Nós, o povo Anapuru Muypurá, somos originários da região Nordeste. O nosso povo ocupava, no século XVI, áreas hoje pertencentes aos estados do Maranhão, do Piauí e do Ceará. Atualmente, estamos em processo de retomada e autoidentificação contemporânea na região do Baixo Parnaíba, no Maranhão.
Registros históricos, a exemplo o mapa etno-histórico de Curt Nimuendajú, apontam que os nossos ancestrais já viviam nessa região no século XVII. De acordo com Anderson Lago, no livro “Brejo, Aldeia dos Anapurus”, os indígenas Anapuru eram divididos “em Anapurus-Mirins e Anapurus-Açu” e dedicavam-se mais à lavoura de alimentos de subsistência do que à pesca e à caça de animais. Costumes que ainda são mantidos por muitas de nossas famílias que ainda vivem no campo, plantando e cultivando.
“Fruta do Rio”: resistência Anapuru às margens do Rio Parnaíba
O IBGE (Instituto Brasileiro de Geografia e Estatística) afirma que, segundo uma carta de 1686 do governador do Pernambuco, Anapuru é uma corruptela de Muypurá. É um dos elementos etnológicos mais antigos conhecidos dos indígenas do Brasil, a palavra significa “fruta do rio”. Hoje, nos autoidentificamos com os dois etnônimos: Anapuru Muypurá.
Segundo Felipe Costa Silva, no capitulo “Os Índios Anapurus” do seu livro “Matriz de São Bernardo: de capela a santuário”, os Anapuru devem ter descido diretamente o rio Parnaíba, fixando-se na região do Baixo Parnaíba, tendo localização compreendida em partes dos atuais territórios de São Bernardo, Santa Quitéria, Brejo, Anapurus e Chapadinha. “Seu grande reduto, a Nação dos Anapurus, era localizado no lugar denominado Arraial do Brejo, atualmente a cidade de Brejo”.

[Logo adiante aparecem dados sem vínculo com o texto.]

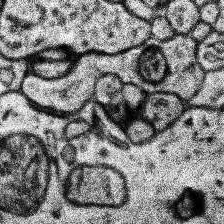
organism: Human
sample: Temporal Lobe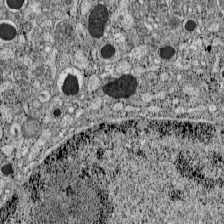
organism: C57BL Mouse
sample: Pancreatic islet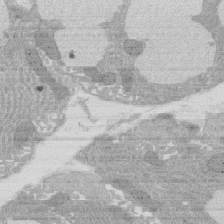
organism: Rat
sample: Salivary granule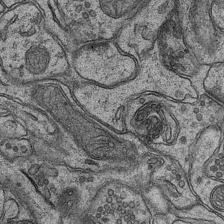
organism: Mouse
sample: CA1 Hippocampus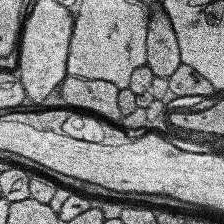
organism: Human
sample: Temporal Lobe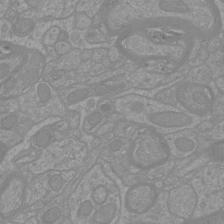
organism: Mouse
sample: Cortical neurons

Em 1684, o povo Anapuru já vivia nas terras da atual cidade de Brejo, no Maranhão, e lutou contra os colonizadores portugueses que queriam invadir o nosso território. Na época, o governo da Província expediu várias ordens oficiais para que se fizesse guerra aos indígenas, considerados “bárbaros tapuias”. Muitos foram os conflitos e guerras que os nossos ancestrais enfrentaram contra os colonizadores.
Desde o início da colonização, o povo Anapuru resistiu o quanto podia às tentativas dos colonizadores em reduzi-lo e pacificá-lo definitivamente. A resistência dos indígenas Anapuru Muypurá era, sem dúvida, o maior obstáculo. Os frequentes ataques investidos contra os brancos eram sua resposta de defesa ao que eles consideravam, e até hoje consideramos, a invasão de nossas terras e violência contra nosso povo.
A Revolta de Mandu Ladino que se estendeu de 1712 a 1719, por exemplo, teve a participação de vários povos indígenas da então capitania do Piauí, inclusive do povo Anapuru, que se revoltaram contra a crueldade dos fazendeiros portugueses. Um “divertimento bárbaro” ideado por Cunha Souto e seu irmão era libertar os prisioneiros indígenas Anapuru um por um, alcançá-los a cavalo e decapitá-los com facões.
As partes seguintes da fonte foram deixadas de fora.